What this task involves
In the entries that follow, the lines from the one with "201507 | 0.009 |" through the one with "201902 | 0.003 |" are the ones to write out, exactly and with both ends included. Nothing else should appear.

Exercise data
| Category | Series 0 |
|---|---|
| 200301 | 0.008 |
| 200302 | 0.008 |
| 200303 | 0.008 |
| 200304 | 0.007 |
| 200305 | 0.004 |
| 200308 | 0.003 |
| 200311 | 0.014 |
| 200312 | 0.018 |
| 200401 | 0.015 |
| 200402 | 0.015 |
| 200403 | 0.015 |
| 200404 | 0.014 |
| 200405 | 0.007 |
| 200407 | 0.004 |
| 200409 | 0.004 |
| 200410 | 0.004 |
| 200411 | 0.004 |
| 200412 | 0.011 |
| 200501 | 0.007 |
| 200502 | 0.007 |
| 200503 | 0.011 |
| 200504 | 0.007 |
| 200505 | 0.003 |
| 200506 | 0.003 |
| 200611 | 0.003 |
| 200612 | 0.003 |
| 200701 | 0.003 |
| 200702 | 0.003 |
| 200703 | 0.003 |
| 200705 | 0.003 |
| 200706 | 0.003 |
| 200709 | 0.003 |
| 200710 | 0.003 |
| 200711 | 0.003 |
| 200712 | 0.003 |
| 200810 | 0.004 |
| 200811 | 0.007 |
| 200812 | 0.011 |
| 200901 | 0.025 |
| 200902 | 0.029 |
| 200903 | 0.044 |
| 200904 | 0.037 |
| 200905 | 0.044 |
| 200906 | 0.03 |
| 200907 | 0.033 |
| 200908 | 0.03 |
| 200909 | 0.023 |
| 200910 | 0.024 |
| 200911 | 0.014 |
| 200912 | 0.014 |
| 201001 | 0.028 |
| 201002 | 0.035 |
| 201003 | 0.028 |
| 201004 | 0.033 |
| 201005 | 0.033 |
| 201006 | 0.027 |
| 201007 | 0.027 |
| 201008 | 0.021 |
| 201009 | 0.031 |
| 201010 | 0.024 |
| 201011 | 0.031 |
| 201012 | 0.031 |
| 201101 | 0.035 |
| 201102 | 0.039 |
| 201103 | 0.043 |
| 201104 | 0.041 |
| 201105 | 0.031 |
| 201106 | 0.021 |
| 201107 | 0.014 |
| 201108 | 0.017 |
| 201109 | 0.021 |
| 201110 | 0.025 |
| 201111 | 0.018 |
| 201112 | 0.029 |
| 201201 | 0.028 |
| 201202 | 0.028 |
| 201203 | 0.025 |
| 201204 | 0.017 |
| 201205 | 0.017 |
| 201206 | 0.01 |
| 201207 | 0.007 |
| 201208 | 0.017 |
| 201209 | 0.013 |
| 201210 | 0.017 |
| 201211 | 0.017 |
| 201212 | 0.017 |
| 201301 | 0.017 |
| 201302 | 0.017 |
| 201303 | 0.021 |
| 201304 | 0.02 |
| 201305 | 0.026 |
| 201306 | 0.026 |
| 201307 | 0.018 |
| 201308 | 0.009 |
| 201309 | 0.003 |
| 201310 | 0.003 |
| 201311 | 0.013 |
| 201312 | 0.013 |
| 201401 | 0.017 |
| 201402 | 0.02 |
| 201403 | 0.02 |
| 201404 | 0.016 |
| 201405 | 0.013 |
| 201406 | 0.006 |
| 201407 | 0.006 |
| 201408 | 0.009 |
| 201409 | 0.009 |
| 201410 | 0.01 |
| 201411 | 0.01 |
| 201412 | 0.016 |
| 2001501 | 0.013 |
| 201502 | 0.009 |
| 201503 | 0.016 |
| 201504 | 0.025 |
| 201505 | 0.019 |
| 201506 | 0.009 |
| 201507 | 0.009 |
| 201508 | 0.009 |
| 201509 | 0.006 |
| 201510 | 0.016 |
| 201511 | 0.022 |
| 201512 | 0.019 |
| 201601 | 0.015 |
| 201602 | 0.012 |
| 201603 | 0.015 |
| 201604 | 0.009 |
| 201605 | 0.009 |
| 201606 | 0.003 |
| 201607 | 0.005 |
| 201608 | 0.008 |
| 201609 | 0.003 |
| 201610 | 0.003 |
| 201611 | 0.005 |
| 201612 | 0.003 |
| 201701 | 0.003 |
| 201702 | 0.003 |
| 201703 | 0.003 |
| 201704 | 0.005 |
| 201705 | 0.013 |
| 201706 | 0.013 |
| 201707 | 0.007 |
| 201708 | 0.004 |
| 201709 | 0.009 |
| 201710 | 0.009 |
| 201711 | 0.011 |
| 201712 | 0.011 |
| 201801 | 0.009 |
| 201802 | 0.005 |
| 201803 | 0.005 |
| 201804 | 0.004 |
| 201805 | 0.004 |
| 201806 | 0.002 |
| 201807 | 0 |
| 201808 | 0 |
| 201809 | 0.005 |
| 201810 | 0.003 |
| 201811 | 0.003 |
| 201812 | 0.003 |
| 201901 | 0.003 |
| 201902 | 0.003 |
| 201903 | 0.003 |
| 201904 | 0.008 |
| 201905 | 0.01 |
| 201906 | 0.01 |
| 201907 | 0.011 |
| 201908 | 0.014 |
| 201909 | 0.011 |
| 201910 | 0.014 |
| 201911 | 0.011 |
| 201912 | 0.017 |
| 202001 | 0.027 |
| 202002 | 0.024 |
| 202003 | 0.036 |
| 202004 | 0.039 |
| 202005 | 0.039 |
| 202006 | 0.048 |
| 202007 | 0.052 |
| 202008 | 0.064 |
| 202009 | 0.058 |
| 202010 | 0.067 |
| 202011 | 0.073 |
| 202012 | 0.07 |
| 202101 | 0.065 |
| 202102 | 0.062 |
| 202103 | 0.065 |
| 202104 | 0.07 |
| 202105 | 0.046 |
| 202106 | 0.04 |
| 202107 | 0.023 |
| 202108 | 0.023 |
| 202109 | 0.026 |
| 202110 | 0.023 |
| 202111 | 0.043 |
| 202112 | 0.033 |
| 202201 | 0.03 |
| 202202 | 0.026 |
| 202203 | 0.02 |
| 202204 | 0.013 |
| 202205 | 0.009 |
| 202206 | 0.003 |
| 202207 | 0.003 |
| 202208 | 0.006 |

Response
| 201507 | 0.009 |
| 201508 | 0.009 |
| 201509 | 0.006 |
| 201510 | 0.016 |
| 201511 | 0.022 |
| 201512 | 0.019 |
| 201601 | 0.015 |
| 201602 | 0.012 |
| 201603 | 0.015 |
| 201604 | 0.009 |
| 201605 | 0.009 |
| 201606 | 0.003 |
| 201607 | 0.005 |
| 201608 | 0.008 |
| 201609 | 0.003 |
| 201610 | 0.003 |
| 201611 | 0.005 |
| 201612 | 0.003 |
| 201701 | 0.003 |
| 201702 | 0.003 |
| 201703 | 0.003 |
| 201704 | 0.005 |
| 201705 | 0.013 |
| 201706 | 0.013 |
| 201707 | 0.007 |
| 201708 | 0.004 |
| 201709 | 0.009 |
| 201710 | 0.009 |
| 201711 | 0.011 |
| 201712 | 0.011 |
| 201801 | 0.009 |
| 201802 | 0.005 |
| 201803 | 0.005 |
| 201804 | 0.004 |
| 201805 | 0.004 |
| 201806 | 0.002 |
| 201807 | 0 |
| 201808 | 0 |
| 201809 | 0.005 |
| 201810 | 0.003 |
| 201811 | 0.003 |
| 201812 | 0.003 |
| 201901 | 0.003 |
| 201902 | 0.003 |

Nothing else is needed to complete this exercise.